Our Non-Consensus Views • Slowing US defense outlay growth should shift investor focus

to margin performance. We believe slowing investment account outlay growth over the next two years should reward those companies with ways other than top-line growth to generate earnings growth. We favor defense stocks that can generate growth through margin expansion and with managements that can allocate capital well.

• Defense stocks are driven by funds flows as much as fundamentals. Defense stocks (as measured by an index of LMT, NOC, and RTN) have outpaced the S&P 500 since the beginning of December by 21% through May. We believe this has been driven by an increasingly defensive posture by investors rather than a change in the defense industry outlook.
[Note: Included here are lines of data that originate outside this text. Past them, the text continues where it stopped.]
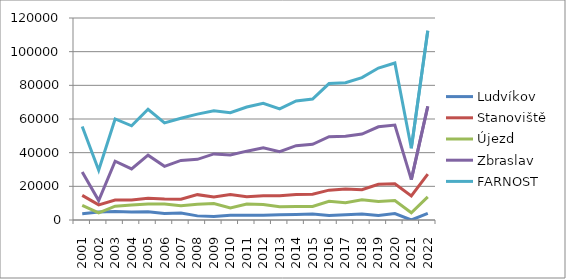
| Category | Ludvíkov | Stanoviště | Újezd | Zbraslav | FARNOST |
|---|---|---|---|---|---|
| 2001.0 | 3750 | 14606 | 8647 | 28569 | 55572 |
| 2002.0 | 4750 | 9014 | 4187 | 11580 | 29531 |
| 2003.0 | 5100 | 11820 | 8209 | 34909 | 60038 |
| 2004.0 | 4800 | 11892 | 8950 | 30319 | 55961 |
| 2005.0 | 4900 | 12857 | 9538 | 38497 | 65792 |
| 2006.0 | 3850 | 12448 | 9470 | 31899 | 57677 |
| 2007.0 | 4150 | 12330.5 | 8524 | 35405 | 60409.5 |
| 2008.0 | 2450 | 15065 | 9350 | 36040 | 62905 |
| 2009.0 | 2100 | 13722 | 9751 | 39265 | 64838 |
| 2010.0 | 2850 | 15170 | 7180 | 38565 | 63765 |
| 2011.0 | 2850 | 13876 | 9482 | 40892 | 67100 |
| 2012.0 | 2750 | 14450 | 9221 | 42931 | 69352 |
| 2013.0 | 3100 | 14444 | 7847 | 40567 | 65958 |
| 2014.0 | 3300 | 15215 | 8069 | 44133 | 70717 |
| 2015.0 | 3550 | 15280 | 8051 | 44977 | 71858 |
| 2016.0 | 2701 | 17738 | 11135 | 49477 | 81051 |
| 2017.0 | 3180 | 18433 | 10297 | 49688 | 81598 |
| 2018.0 | 3530 | 17995 | 12014 | 51064 | 84603 |
| 2019.0 | 2700 | 21185 | 11035 | 55365 | 90285 |
| 2020.0 | 3830 | 21463 | 11540 | 56429 | 93262 |
| 2021.0 | 0 | 14342 | 4303 | 24020 | 42665 |
| 2022.0 | 3970 | 27284 | 13691 | 67526 | 112471 |

We believe that stock performance over the rest of the year hinges more on the outlook for the stock market than anything else; if the broader market rebounds, we believe defense stocks could decline on an absolute basis, while they will likely continue to outperform if the recent pullback continues.

• We believe some commercial aerospace stocks are priced as if there will not be a cyclical downturn, while we see opportunities in others with higher long-term growth prospects. While the valuation variance among defense stocks is now low, it is rather high among commercial aerospace stocks. We see more opportunities among the commercial stocks to make relative calls within the group as explained below.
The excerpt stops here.